Yolanda Huang Yolanda Huang, Yolanda Huang,
Saturday December 08, 2001

The Daily Planet received a copy of these comments read to the Board of Education at a recent meeting: 

 

Good evening, My name is Yolanda Huang and I am the chair of the statutory committee formed by Measure BB to provide citizen oversight and planning, aptly named the Citizens Advisory Committee.  

I am here to tonight, because I am confused, and I hope that the board will educate me.  

Two years ago, with funding from BSEP, this board hired ABM Consultants to review the district’s maintenance department and provide recommendations. Those recommendations were formulated into a business plan, which this board declined to follow. We were told, the new Superintendent has a better plan. 

And so I’m confused because at the Dec. 5 board meeting, this board approved hiring ABM to manage the maintenance department and provide consultant upon request.  

I like ABM. ABM is one of the best firms in the area. Their review was thorough. I liked their recommendations and thought them sound. But, you didn’t like their recommendations. I’m confused as to why you are hiring them to run the maintenance department, at a hefty fee of $10,000 per month.  
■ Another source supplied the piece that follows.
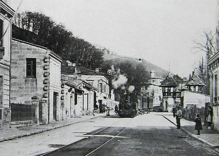 Le tram dans la montée de Monrepos.

I’m also confused as to this better plan being implemented. When we proposed the business plan adopted by this board in May and later rejected, we used solid, qualified consultants (primarily ABM), and industry standards. In this better plan, I don’t know what the standards are being applied. I’ve been told that Paramount Unified, our new Superintendent’s former school district has great maintenance, and I’ve requested three times in the past – and this is the fourth time I’m requesting information on Paramount’s staffing levels, square footage, organizational chart. It’s wonderful that Paramount had clean schools, mowed lawns and clipped hedges. But so does Oakland. Why aren’t we adopting Oakland’s system? What are the standards by which decisions are being based? Please enlighten me. I’m not an expert on maintenance. I’m just a householder. I know that I maintain a household with a mowed lawn, trimmed bushes, and a well maintained building. My bathroom does not smell. My kitchen is tidy. As a householder, I know that it is worker bees that do the maintaining.  
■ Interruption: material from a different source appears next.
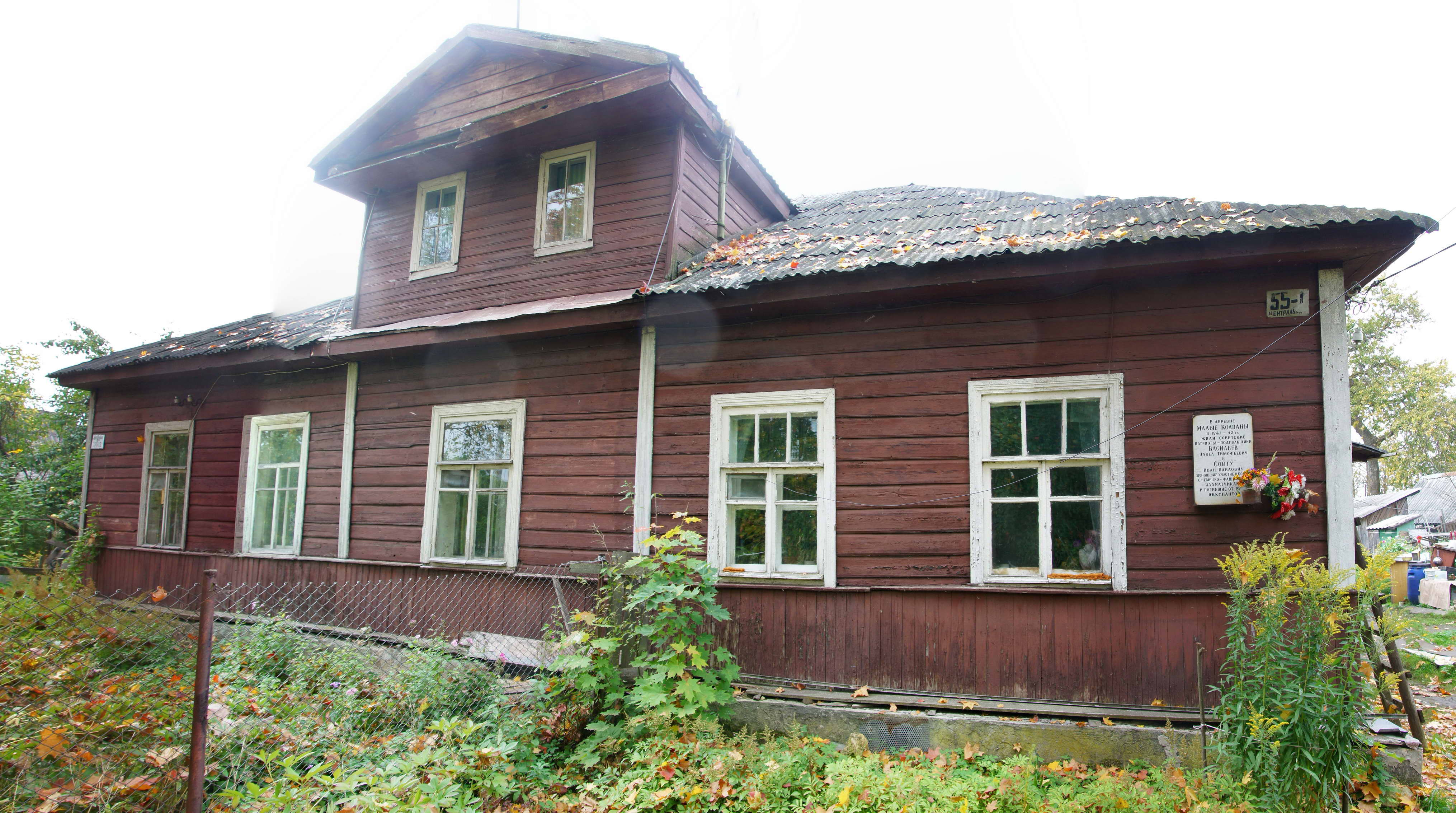 Деревня Малые Колпаны, бывший постоялый двор с мемориальной доской.

This last week, the drain in the boys bathroom at Willard, had been plugged and the bathroom could not be properly cleaned. The wretched smell of the bathroom was seeping into the hallway, and disturbing the students in the classroom next door. So, Willard, hired a non-district worker bee, a plumber, who unstopped the drain and the bathroom was finally cleaned.  

One week last month, I walked into the principal’s office at Willard. Curiously, one wall was painted yellow. 

The next week, I walked in again, and a second wall had been painted yellow. I was told, this is a work in progress. Apparently, Willard’s principal, a single mother, with a third grader at Emerson, had been using what little spare time she had, to come in on weekends to paint her walls.  

With these torrential rains, the old leak in the principal’s office also came back. And to preserve the décor of her room, the principal at Willard has brought in plants instead of buckets, and rotates them, so that all plants can all be equally watered.  

I’m sure I speak for many people, who would be happy to retire from maintenance if only Berkeley Unified had some more worker bees. Could you please tell us, when we will get worker bees?